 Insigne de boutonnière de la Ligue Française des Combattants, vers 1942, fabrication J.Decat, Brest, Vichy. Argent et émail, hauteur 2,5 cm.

...

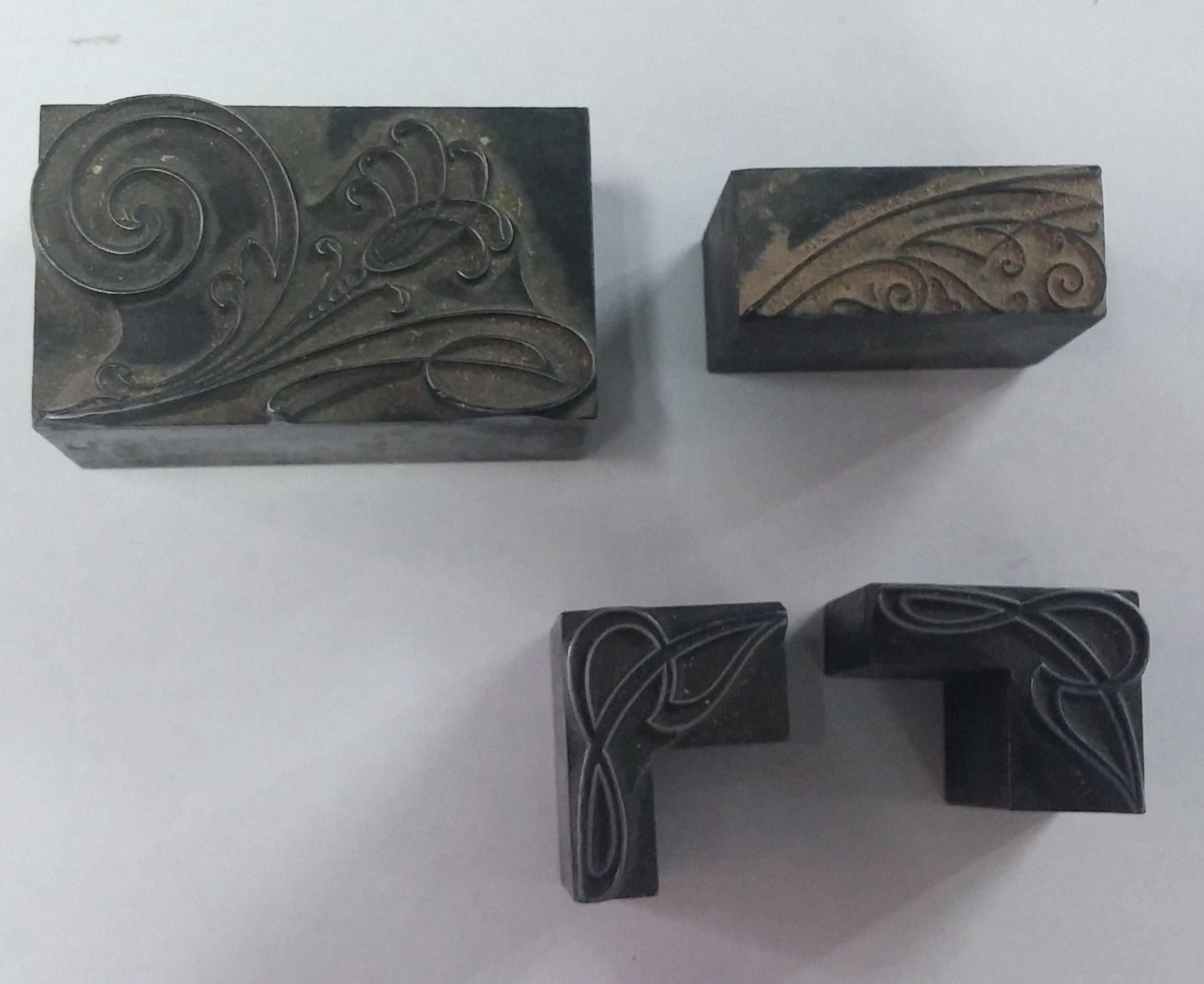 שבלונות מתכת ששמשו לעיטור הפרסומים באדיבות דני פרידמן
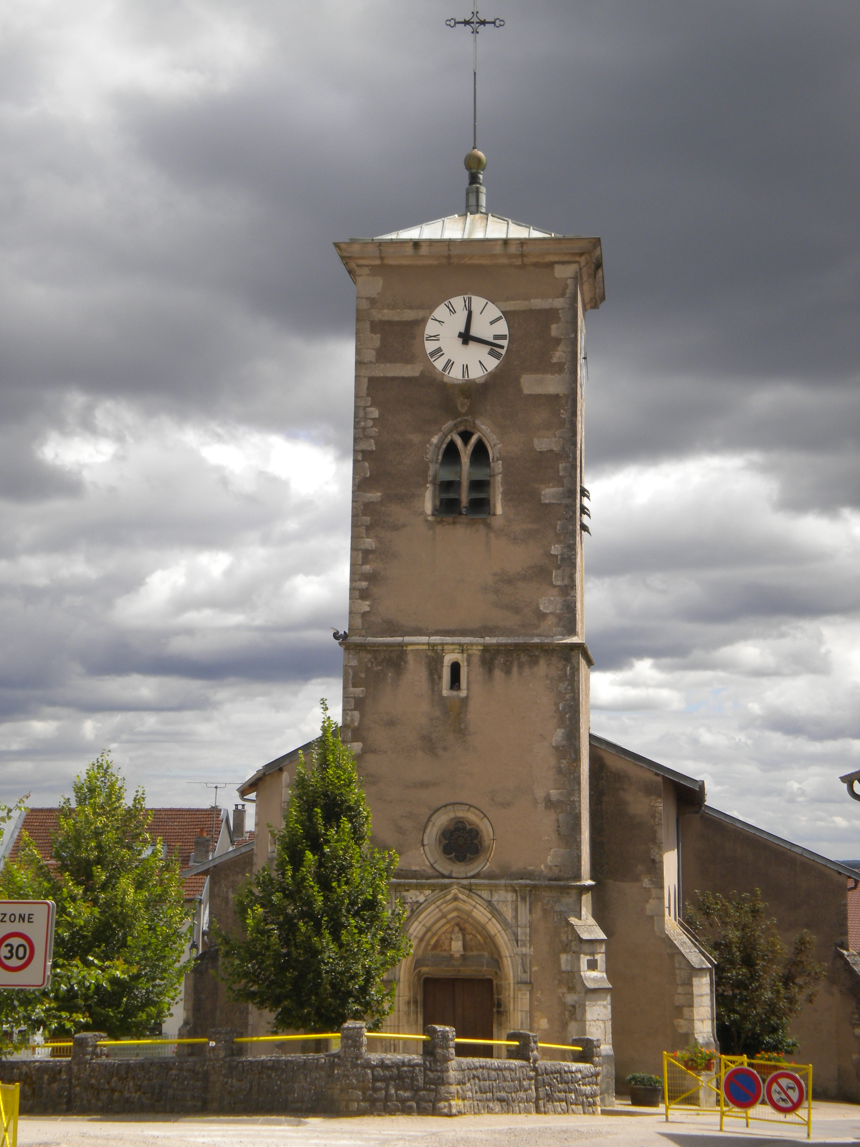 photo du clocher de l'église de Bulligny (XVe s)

* * *

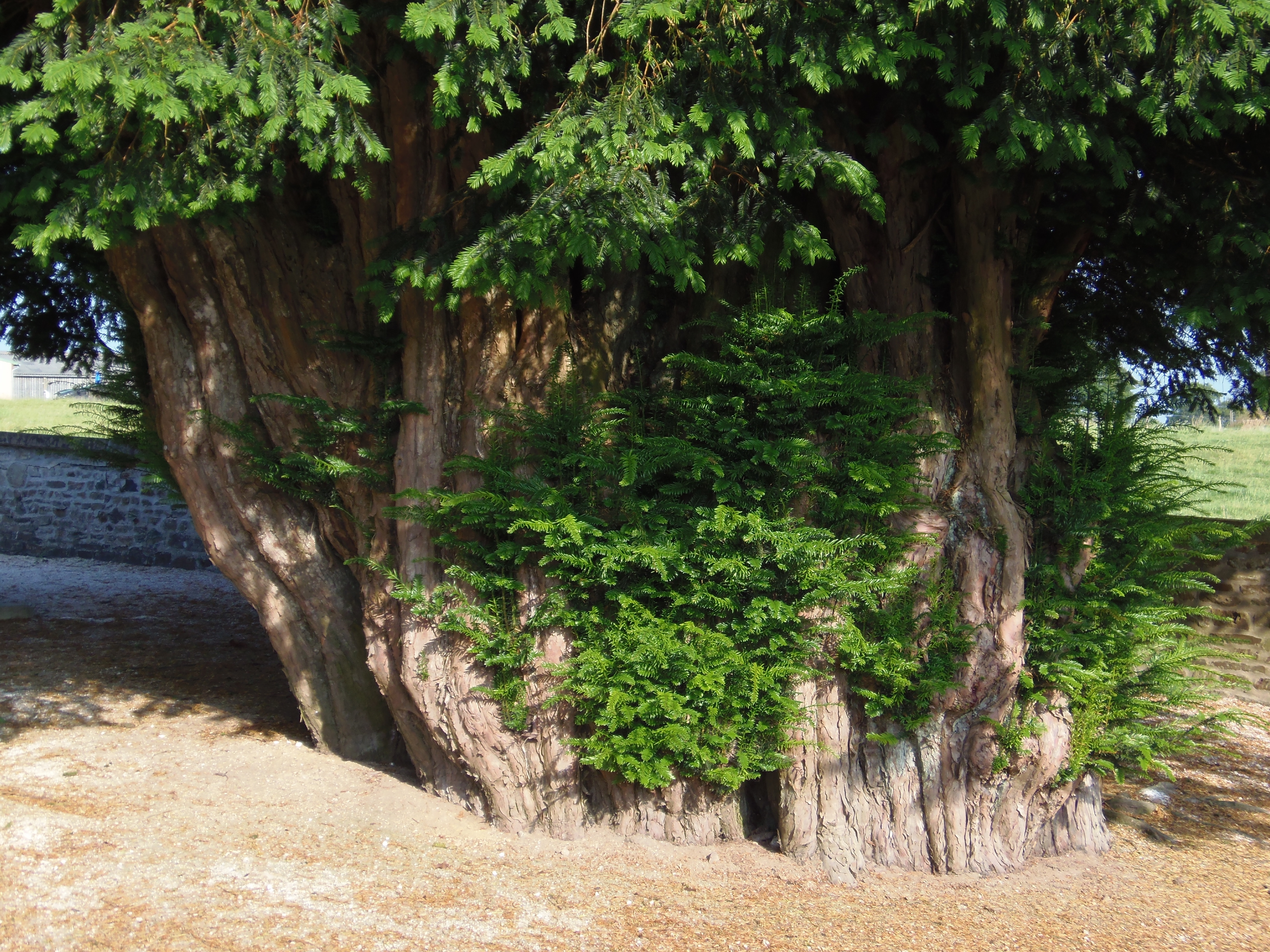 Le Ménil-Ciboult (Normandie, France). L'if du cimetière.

* TASK TO CARRY OUT: Exact copy, pictures excluded: from the line with "שבלונות מתכת ששמשו" up to and including the line with "photo du clocher" in the data above.

* ANSWER FOR THIS EXERCISE:
 שבלונות מתכת ששמשו לעיטור הפרסומים באדיבות דני פרידמן
 photo du clocher de l'église de Bulligny (XVe s)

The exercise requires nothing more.